### [Problem details]
The listing below has to be output exactly as given, less its pictures.

Top of Source records

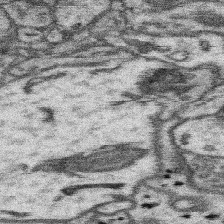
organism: Mouse
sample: Somatosensory cortex neuropil
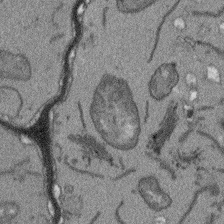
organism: Arabidopsis thaliana
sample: Root tip
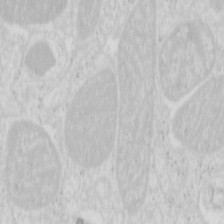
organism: Mouse
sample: Pancreas
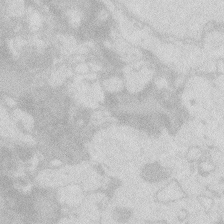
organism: Zebrafish
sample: Macrophage
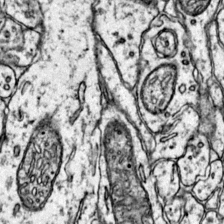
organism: Mouse
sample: Primary visual cortex
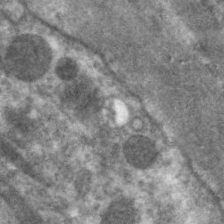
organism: C. elegans
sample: Pharynx
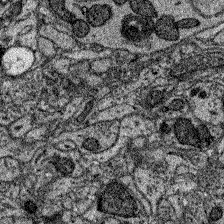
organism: Zebrafish
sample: Larval olfactory bulb
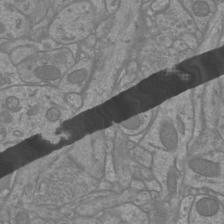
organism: Mouse
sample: Cortical neurons
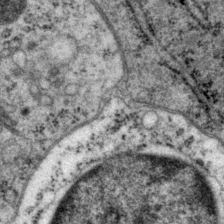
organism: P. pacificus
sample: Pharynx
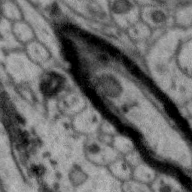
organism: Zebra finch
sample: Brain
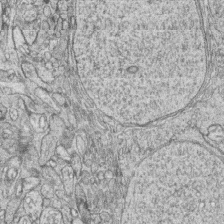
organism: Zebrafish
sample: synaptic ribbons in rod cells and cone cells
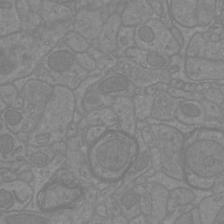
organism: Mouse
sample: Cortical neurons
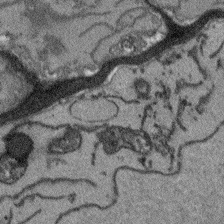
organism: Arabidopsis thaliana
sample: Root tip
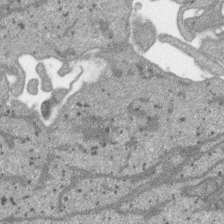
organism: Human
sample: Lung epithelial cells infected with SARS-CoV-2
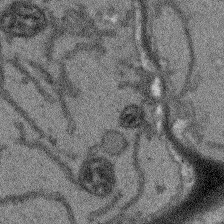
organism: Arabidopsis thaliana
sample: Root tip
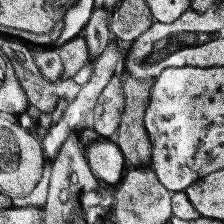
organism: Human
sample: Temporal Lobe
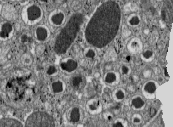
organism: C57BL Mouse
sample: Pancreatic islet
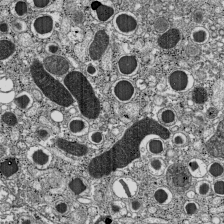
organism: C57BL Mouse
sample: Pancreatic islet
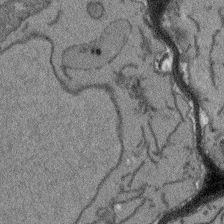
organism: Arabidopsis thaliana
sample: Root tip
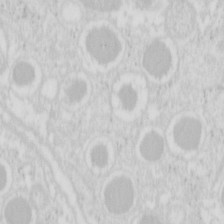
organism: Mouse
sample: Pancreas
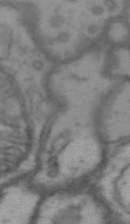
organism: Drosophila
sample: Brain
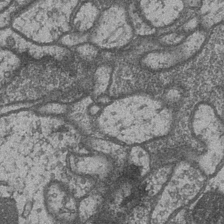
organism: Drosophila
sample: Optic medulla
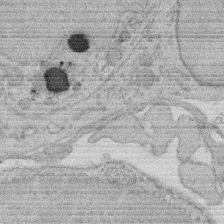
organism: Rat
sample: Salivary granule
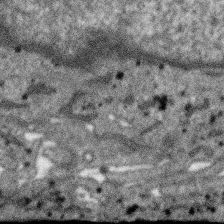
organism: Human
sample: Lung epithelial cells infected with SARS-CoV-2
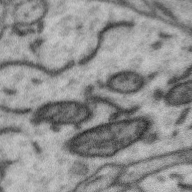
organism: Zebra finch
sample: Brain
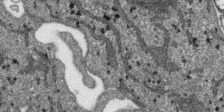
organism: Human
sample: Lung epithelial cells infected with SARS-CoV-2
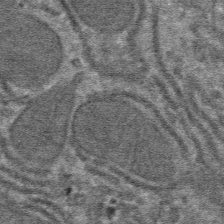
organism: Mouse
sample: Mouse hepatocytes
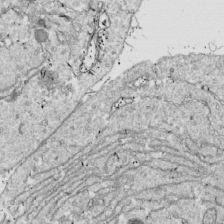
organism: Drosophila
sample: Cell division; meiosis; drosophila spermatocytes
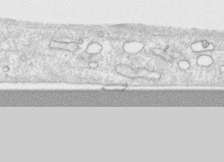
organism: Human
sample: CRL-1474
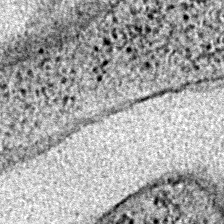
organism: E. coli
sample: E. Coli Bacteria
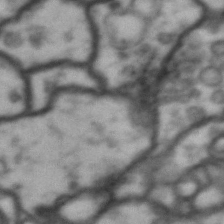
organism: Drosophila
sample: Brain
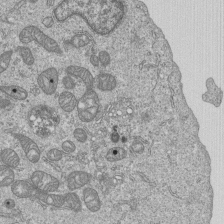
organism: Human
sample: MDA-MB-231 cells
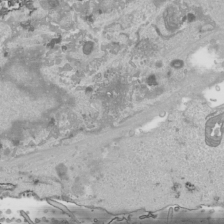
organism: Human
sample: Mitochondria in HCT116 cells
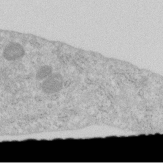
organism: Human
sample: Centriole in RPE cells
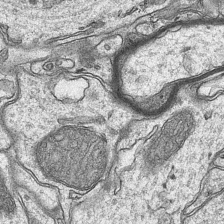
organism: Mouse
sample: CA1 Hippocampus
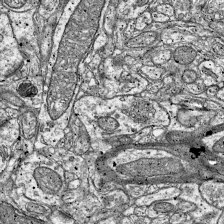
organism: Mouse
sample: Visual Cortex
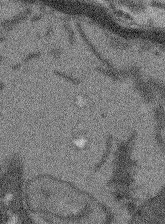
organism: Arabidopsis thaliana
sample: Root tip
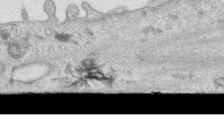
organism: Human
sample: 1205lu cells
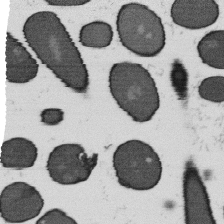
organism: B. subtilis
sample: Bacterial spore
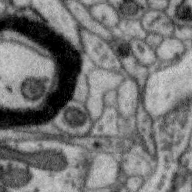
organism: Zebra finch
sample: Brain
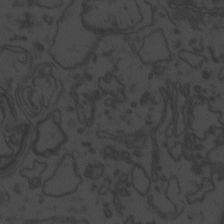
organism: Zebrafish
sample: Macrophage infected with Toxoplasma gondii
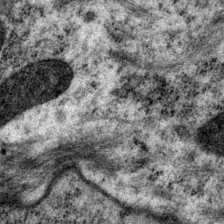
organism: P. pacificus
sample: Pharynx
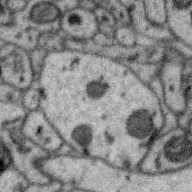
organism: Zebra finch
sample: Brain
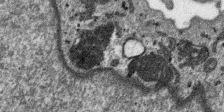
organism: Human
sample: Lung epithelial cells infected with SARS-CoV-2
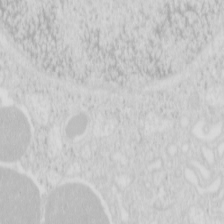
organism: Mouse
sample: Pancreas
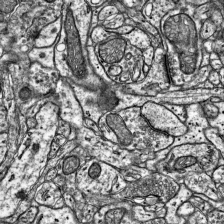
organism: Mouse
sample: Visual Cortex
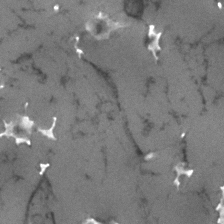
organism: Human
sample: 1205lu cells
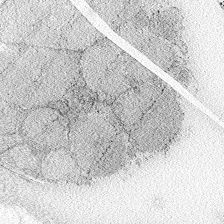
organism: Zebrafish
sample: Whole-Brain
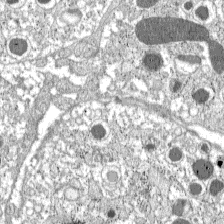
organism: C57BL Mouse
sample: Pancreatic islet
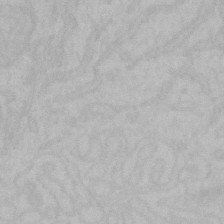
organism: Mouse
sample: Choroid plexus
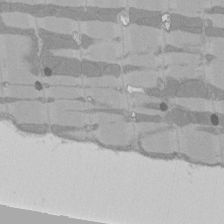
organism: Rat
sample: Left ventricle
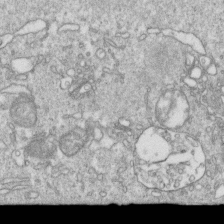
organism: Mouse
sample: Activated OT-1 CD8+ T cells
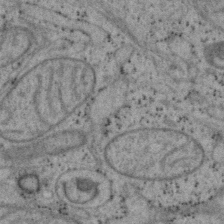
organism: Human
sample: HeLa cells
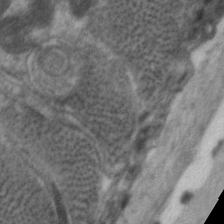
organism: C. elegans
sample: Pharynx
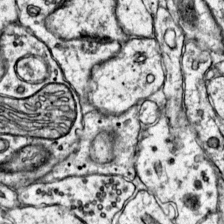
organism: Mouse
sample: Primary visual cortex
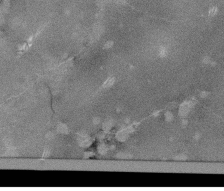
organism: Tetrahymena
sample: Cilia in tetrahymena
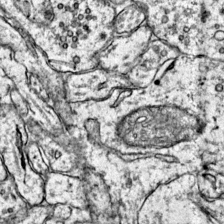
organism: Mouse
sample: Primary visual cortex
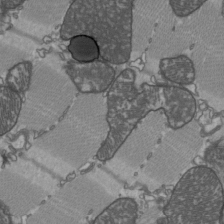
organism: C57BL Mouse
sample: Heart
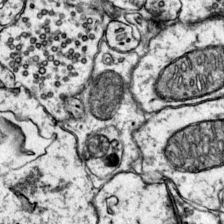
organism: Mouse
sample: Primary visual cortex
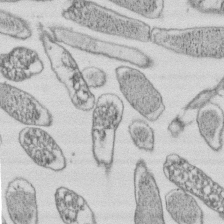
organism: E. coli
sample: Bacterial nucleoid
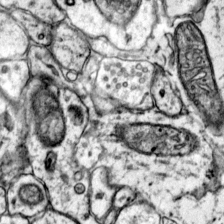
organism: Mouse
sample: Primary visual cortex

Bottom of Source records

### [Expected answer]
organism: Mouse
sample: Somatosensory cortex neuropil
organism: Arabidopsis thaliana
sample: Root tip
organism: Mouse
sample: Pancreas
organism: Zebrafish
sample: Macrophage
organism: Mouse
sample: Primary visual cortex
organism: C. elegans
sample: Pharynx
organism: Zebrafish
sample: Larval olfactory bulb
organism: Mouse
sample: Cortical neurons
organism: P. pacificus
sample: Pharynx
organism: Zebra finch
sample: Brain
organism: Zebrafish
sample: synaptic ribbons in rod cells and cone cells
organism: Mouse
sample: Cortical neurons
organism: Arabidopsis thaliana
sample: Root tip
organism: Human
sample: Lung epithelial cells infected with SARS-CoV-2
organism: Arabidopsis thaliana
sample: Root tip
organism: Human
sample: Temporal Lobe
organism: C57BL Mouse
sample: Pancreatic islet
organism: C57BL Mouse
sample: Pancreatic islet
organism: Arabidopsis thaliana
sample: Root tip
organism: Mouse
sample: Pancreas
organism: Drosophila
sample: Brain
organism: Drosophila
sample: Optic medulla
organism: Rat
sample: Salivary granule
organism: Human
sample: Lung epithelial cells infected with SARS-CoV-2
organism: Zebra finch
sample: Brain
organism: Human
sample: Lung epithelial cells infected with SARS-CoV-2
organism: Mouse
sample: Mouse hepatocytes
organism: Drosophila
sample: Cell division; meiosis; drosophila spermatocytes
organism: Human
sample: CRL-1474
organism: E. coli
sample: E. Coli Bacteria
organism: Drosophila
sample: Brain
organism: Human
sample: MDA-MB-231 cells
organism: Human
sample: Mitochondria in HCT116 cells
organism: Human
sample: Centriole in RPE cells
organism: Mouse
sample: CA1 Hippocampus
organism: Mouse
sample: Visual Cortex
organism: Arabidopsis thaliana
sample: Root tip
organism: Human
sample: 1205lu cells
organism: B. subtilis
sample: Bacterial spore
organism: Zebra finch
sample: Brain
organism: Zebrafish
sample: Macrophage infected with Toxoplasma gondii
organism: P. pacificus
sample: Pharynx
organism: Zebra finch
sample: Brain
organism: Human
sample: Lung epithelial cells infected with SARS-CoV-2
organism: Mouse
sample: Pancreas
organism: Mouse
sample: Visual Cortex
organism: Human
sample: 1205lu cells
organism: Zebrafish
sample: Whole-Brain
organism: C57BL Mouse
sample: Pancreatic islet
organism: Mouse
sample: Choroid plexus
organism: Rat
sample: Left ventricle
organism: Mouse
sample: Activated OT-1 CD8+ T cells
organism: Human
sample: HeLa cells
organism: C. elegans
sample: Pharynx
organism: Mouse
sample: Primary visual cortex
organism: Tetrahymena
sample: Cilia in tetrahymena
organism: Mouse
sample: Primary visual cortex
organism: C57BL Mouse
sample: Heart
organism: Mouse
sample: Primary visual cortex
organism: E. coli
sample: Bacterial nucleoid
organism: Mouse
sample: Primary visual cortex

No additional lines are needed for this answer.